Friday, July 19, 2013

24 weeks

Yesterday made 24 weeks since John passed away. In 12 days it will be the actual ‘6 month’ anniversary of John passing away. Funny how that week/month thing works. Both days are significant, either way.

I spent the day very busy with school registration for our kids, but I was not remiss to be acutely aware of what the day was. Being so busy helped it not be as hard of a day as I expected it might me but it still was sad. I had to, of course, talk about it during registration when you’re confirming the parent information. Luckily for me (insert sarcasm here…) the lady helping me was also a school counselor in our district, so she started to asking me how I was doing, telling me how sorry she was, etc. I always appreciate the sentiment, of course, but  I probably would’ve preferred the type of people who just say ‘I’m sorry for your loss’ and left it at that. One lady even started asking me questions, like ‘what did he die of?’ I kept answers brief to discourage her from too many questions.

Thankfully it worked.

I re-live what happened enough on my own, thank you…I surely don’t want to give in depth details to total strangers.
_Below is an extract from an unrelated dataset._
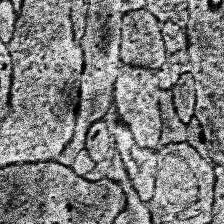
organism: Human
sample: Temporal Lobe

And although I was always the parent who handled registration for the kids, it made me think of how hard the first days of school will be this year. John didn’t always make it out to the first day itself bc of work, but if he didn’t he made sure to go to the meet the teacher/open house events in the days following. Now I’ll be handling all that myself. My mom probably will come to help but it isn’t the same. It’s not John, and its not us with our kids.

It sucks.  That is an understatement.

Lots of things are like that now…events, parties, things for family/the kids, holidays. They all serve as additional reminders as to what I’ve lost and who isn’t here.

It would be nice to celebrate something or have some event or activity pass without it ALSO being some painful reminder as to what happened.

Maybe one day it won’t always be like that.

1 comment:

  1. I know that the pain will not ever go away but it won't always be so painful. It will take time and all these "first events/holidays/birthdays" will be the hardest.

    I know you are sick of hearing this but you really do handle this all with such grace. You are an amazing mom and your kids are so lucky to have you.